Covas admite que não tem como conter violência
São Paulo, 25 (AE) - O governador Mário Covas (PSDB) admitiu hoje, em entrevista coletiva, que não há meios para conter a violência nas unidades da Fundação Estadual para o Bem-Estar do Menor (Febem). "Não tem como controlar, a não ser do jeito que se está fazendo", afirmou. "Estamos chegando ao limite de colocar a polícia". Ele disse que não pretende reforçar o policiamento no Complexo Imigrantes por causa da rebelião iniciada ontem à noite.
"A polícia tem mais coisas a fazer que a Febem, que tem quase 5 mil funcionários", afirmou. "Se eu coloco a polícia lá dentro, vai acontecer uma das duas coisas: ou a polícia entra em choque com as crianças e aí decorre o pior, ou a polícia fica desmoralizada e, daí para frente, não segura nada". Segundo ele, porém, a Polícia Militar vai fazer policiamento na unidade 24 horas por dia e poderá até haver uma ação interna, em casos extremos. "Dependendo da circunstância, (a tropa) entra mesmo", afirmou. "Você não pode ver matar, matar, matar e não tomar uma posição". Covas disse que as providências vão continuar "no ritmo que estavam". "Está-se fazendo o máximo possível, não faltam funcionários, dinheiro, equipamentos", afirmou. "O problema é que a cada dia chega um lote novo e isso faz parte de um contexto mais geral, de violência generalizada".

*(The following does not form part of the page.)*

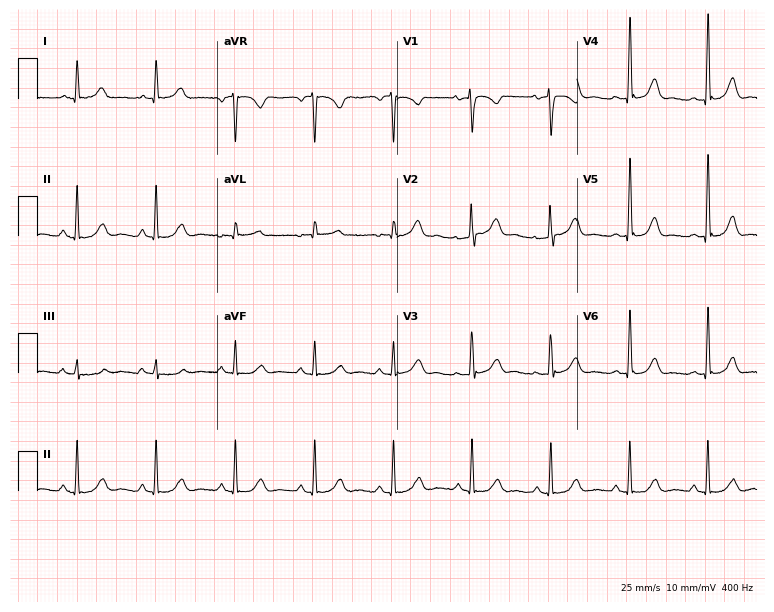
12-lead ECG from a female, 61 years old. Recorded interpretation: within normal limits.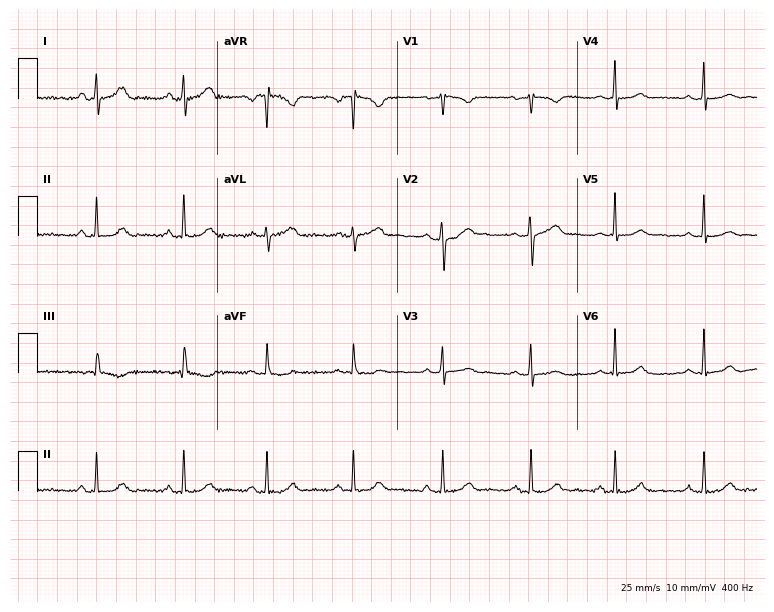
12-lead ECG from a 37-year-old female patient. Recorded interpretation: within normal limits.

De acordo com o governador, a construção de duas unidades em Franco da Rocha, município da região metropolitana, não deve ser concluída até janeiro, como previsto". A Justiça suspendeu o início das obras por causa de questões ambientais. "As duas unidades já deviam ter começado". Trabalho - Para a secretária de Assistência e Desenvolvimento Social Marta Godinho, a última rebelião revela "uma nova fase da violência em São Paulo". Segundo ela, já houve a fase da maconha, do crack e agora é a vez das gangues, que teriam desencadeado o mais recente protesto na Febem. "Desta vez nada indica que os funcionários da unidade tenham facilitado as fugas", disse.
Marta ainda não sabe avaliar o prejuízo das destruições causadas pelos menores na Unidade Imigrantes, mas considera a possibilidade de que os responsáveis trabalhem na reconstrução, como forma de ressarcir o Estado. "Vamos estudar juridicamente essa a possibilidade". A secretária reconhece que seria necessário desenvolver o acompanhamento psicológico dos jovens. "Eles têm muito ódio", diz. Para os próximos meses, porém, não há planos de contratação de psicólogos. Marta também admite que o modelo da Febem é ultrapassado. "Mas como a imprensa divulga muito as rebeliões, temos dificuldade para montar unidades menores no interior; as prefeituras rejeitam". A secretária reconhece que a qualidade de vida nas unidades não estimula a recuperação de infratores. "Justamente por isso queremos que os adolescentes trabalhem, produzam".